Long-term cycles in world economic
development are analyzed through the view on Russia’s economy in the XIX
century. Several economic indicators
and industries are observed. It is
found that Russia joined long economic fluctuations gradually. The first signs of this involvement are
noticeable since 1840-50s (an upswing of the 2nd world long economic
wave) in more developed industries, like the textile industry, for
example. The whole Russia’s economy has
got involved into the world economic flux on the upswing of the 3rd
world long economic wave in the 1890s.
________________________
* Economics Department, Carleton
University, Ottawa, Canada. Email: marina_ivanova@carleton.ca
The long-term cycles in economic activity were first
identified by Nikolay Kondratieff (1935).
The Kondratieff cycle is spread over roughly half a century and consists
of twenty-five years of boom followed by twenty-five years of slump.
Kondratieff theory has been originally based on the analysis of statistical
data on England, France, Germany and the United States. Kondratieff chose those countries mostly
because there was a systematized statistical material on them. Also all those countries had similarities in
economic structure, that is, all they were countries of developed industrial
capitalism at that time (1). The time
frame that was defined for the long-term cycles by Kondratieff are presented
below.
Kondratieff’s long
waves (1)
|
Wave |
Upswing |
Downswing |
|
1 |
1780-90 to 1810-17 |
1810-17 to 1844-51 |
|
2 |
1844-51 to 1870-75 |
1870-75 to 1890-96 |
|
3 |
1890-96 to 1914-20 |
|
Researchers who study the problem of long economic
fluctuations mostly analyze the theoretical postulates of this theory in
general. On the other hand, one of the
most important tasks here is to define a place for any country -Russia, in our
case - in this concept, the level of involvement of Russia in the world economy
and long economic fluctuations and their stages.
In the
economic literature the problem of involvement of different countries in the
worldwide long fluctuations has been developed substantially. The chronology of the implementation of
different countries into the world economic growth has been elaborated
considerably. According to this
chronology, Russia along with Japan, Sweden, Norway, Denmark, Netherlands,
Italy made a step into world economic fluctuations during the period 1890-1905
on an upswing of the third long wave (2).

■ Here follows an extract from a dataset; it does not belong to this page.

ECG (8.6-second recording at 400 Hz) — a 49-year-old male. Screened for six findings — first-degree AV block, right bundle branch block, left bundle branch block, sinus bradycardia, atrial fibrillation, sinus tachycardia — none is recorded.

One of the most serious recent research on this topic was an interesting
analysis of coal and steel production in 17 countries, including Russia since
1890 (3). In other investigations, the long waves in energy consumption and
transportation infrastructure in Russia since the last half of the 19th
century has been discovered (4). On the
other hand, most of those works state that long waves make sense only during eras
of developed capitalism, and there is small possibility of their existence in
Russia before the 1890s, though a detailed test of this hypothesis has not been
done yet.
A general review of Russia’s economic development in
the 19th century shows some long fluctuations in Russia’s economy
that characterized the Western economies as well. In particular those fluctuations in connection with social and
political changes in the country that are observed actually confirm one of
Kondratieff postulates of so-called empiric rules (5). Changes in political processes, though, can
be caused by many other factors besides fundamental economic ones.

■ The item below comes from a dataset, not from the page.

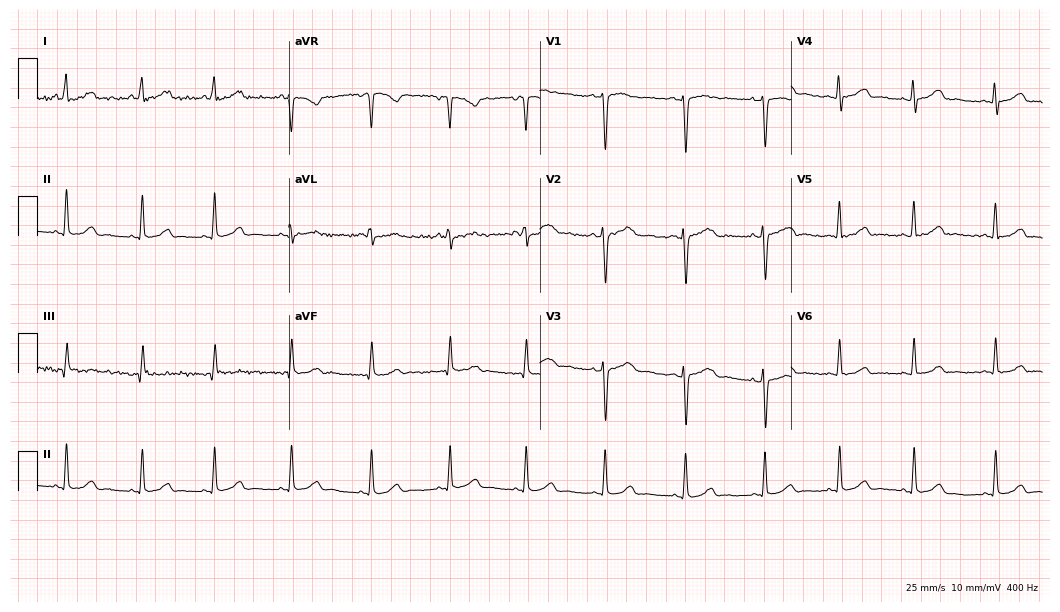
12-lead ECG (10.2-second recording at 400 Hz) from a female, 26 years old. Screened for six findings — first-degree AV block, right bundle branch block, left bundle branch block, sinus bradycardia, atrial fibrillation, sinus tachycardia — none is recorded. Only these six findings were labelled.

Therefore, Kondratieff’s hypothesis of existence of
long waves of economic development in Russia can be tested only by a detailed
statistical analysis of the dynamics of several important economic
indicators. The absence in Russia of
systematized statistical base of this kind is a big obstacle, and therefore, this
limits the research.
Let us try to analyze, though, the main tendencies of
Russia’s economic life in 19th century using this small source of
information.
One of the indicators that can be used for this
purpose is volume of international trade. First, international trade reflects the general rates of economic
growth in a country even though it can be influenced by some other factors,
such as customs policy, for example.
Second, changes in international trade indicate a level of market
development in some countries. In
addition, Kondratieff used this indicator in his research on other countries,
so it could be interesting to compare our results with his analysis. Finally, there is substantial statistical
material on the volume of international trade in Russia in the 19th
century (6).
The volume of international trade is computed as a
sum of imports and exports per capita since 1800. Data until 1840 are presented in assignation rubles and
since 1840, in credit rubles.
This caused a sharp decrease in the indicator in 1840.
The trend was computed as a 9-year moving average to
be more compatible with Kondratieff results (who used a method of moving
average). It is presented in Chart 1.
Then the deviations from this trend were computed and a trend was defined as a
3-year moving average (Chart 2).
As we can see, dynamics of volume of international
trade shows some visible fluctuations.
Are they are compatible with long waves in developed countries?
First of all, in the case of Russia we do not observe
balanced changes in upswings and downswings.
The first increase in the indicator was observed from 1807-1818; the
next one (less substantial) from 1834-1847.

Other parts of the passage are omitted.